The “MacNeil/Lehrer Newshour” crew members — correspondent Elizabeth Farnsworth, cameraman John Knoop and soundman Jaime Kibben — returned to the United States in early August without their tapes.
Haitian authorities continued to hold the tapes in mid-August but released the crew’s driver and interpreter, who are both Haitian, from the national penitentiary, Farnsworth said.
The crew was filming at the Port-au-Prince airport on July 31 when airport security police seized them and held them in the Civil Aviation Building. They confiscated three blank videotapes, three tapes containing footage, and two rolls of film. Police then took the three to their hotel, Farnsworth said. Farnsworth said the crew was “just filming a deserted runway.”
Police took the crew’s interpreter and driver to the 22nd Army Company Headquarters and later took them to the national penitentiary, Farnsworth said.
Farnsworth, Knoop and Kibben went to the Ministry of Information two days later to get their interpreter and driver released. When they gave authorities their press credentials, the authorities did not return them, Farnsworth said.
Haitian police came to the crew’s hotel August 3 and took their passports. The next day, police returned to the hotel and loaded the three into a pickup truck, Farnsworth said.

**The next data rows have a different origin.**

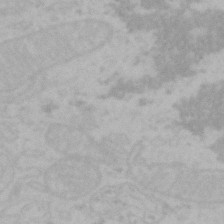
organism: Mouse
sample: Choroid plexus
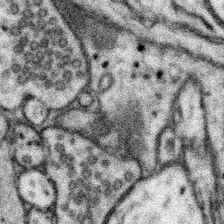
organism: Mouse
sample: Somatosensory cortex neuropil
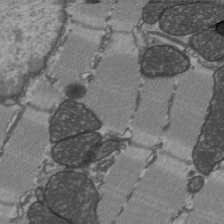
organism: C57BL Mouse
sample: Heart
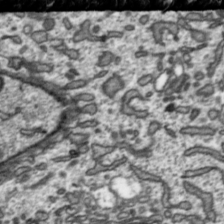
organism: Toxoplasma gondii
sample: Parasites in a vacuole inside a host cell
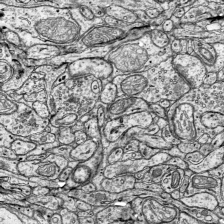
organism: Mouse
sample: Visual Cortex
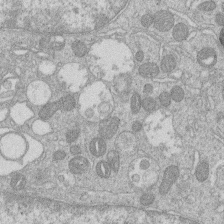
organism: Human
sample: Macrophage cells

Police drove the three to a police station in the middle of town, but the three refused to enter the station. “We were afraid if we went in, we’d never come out,” Farnsworth said. Police fingerprinted the three in the truck.
Police then drove them to the Dominican Republic border and dropped them off, Farnsworth said.
The three suffered no physical harm, Farnsworth said, but it was “scary” at the police station. A paramilitary group of men outside the station yelled at the crew and took away the piece of cardboard Farnsworth was trying to sit on, she said.
The police gave no reason for seizing the crew, Farnsworth said. “We were never allowed to confront anyone about what we had done,” she said.
Police seized the crew to “intimidate the foreign press, to send a message to Haitians who work with the press, and to tell the Haitian press they meant business,” Farnsworth said.
In a letter to Lt. General Raoul Cedras and President Emile Jonassaint, Al Vecchione, president of MacNeil/Lehrer Productions, protested the crew’s treatment. The crew was “only trying to report accurately and fairly events taking place in your country,” Vecchione wrote.
The Inter American Press Association also sent a letter of protest. “Violence against the media represents the most extreme form of censorship and violation of the right to freedom of the press and expression,” wrote Eduardo Ulibarri, president of the IAPA’s Committee on Freedom of the Press and Information.